GateHouse — There are things that are OK, and there are things that are Not OK, and there are things that are Super Not OK, and there are things that are So Not OK That They Make You Slap Your Face And Run To Your Momma, and that is what brings us to the headline “Two Families Find Live Snakes Hiding In Christmas Trees.”
If you needed any more evidence that it’s just wiser to buy a plastic, Taiwanese factory-produced tree at Lowe’s, slap it in a stand and be done in time for the Steelers game, may I present you with the notion that your fancypants Real Tree You Mightily Chopped Down In A Field With The Help Of A Bearded Woodsman Named Fjurg The Sweaty probably contains snakes.
Christmas trees, according to everyone, are the second least-favorable places you can find a snake, the first being, say it with me, the toilet.
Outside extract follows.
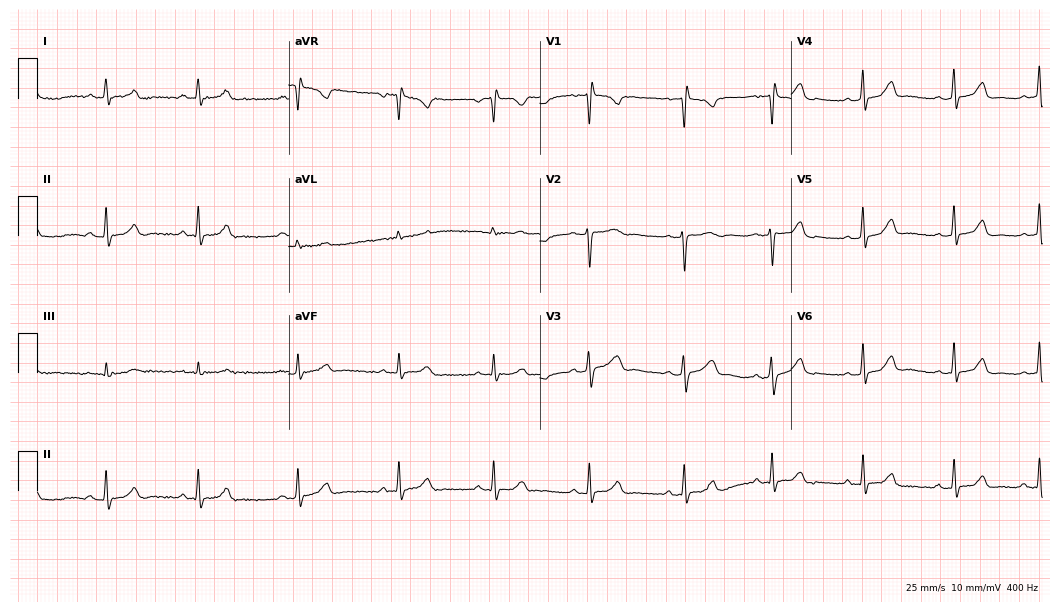
Electrocardiogram (10.2-second recording at 400 Hz), a 17-year-old woman. Overall reading on record: normal ECG.
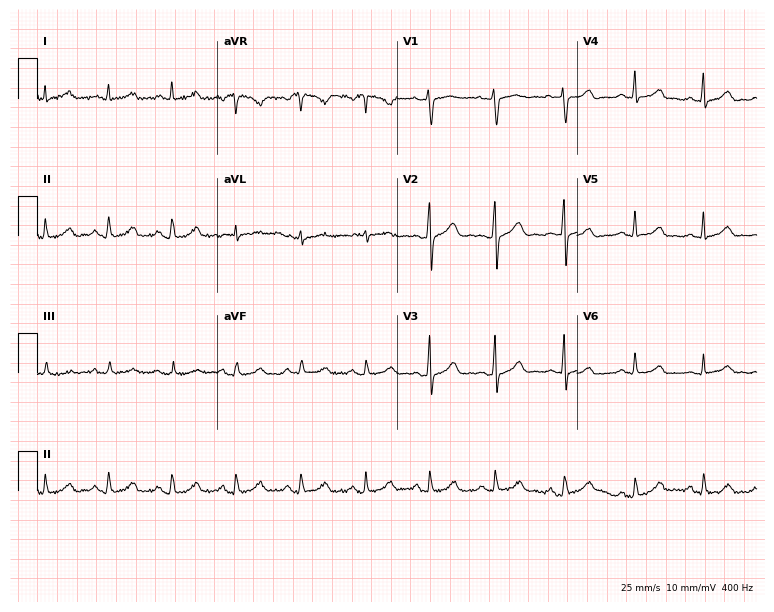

This is my fourth-greatest fear in life, snakes in the toilet, directly behind clowns, the Fox Business Channel and having my picture taken while scuba diving in the ocean but then having the photographer start gesturing wildly and flailing around because there’s a whale swimming up behind me. That scene in “Finding Nemo” where the whale fades into view and eats the neurotic fish and Ellen? YEAH, WORST FEAR OF LIFE. Most of my more acute fears in life end up in Pixar movies. Weirdest thing.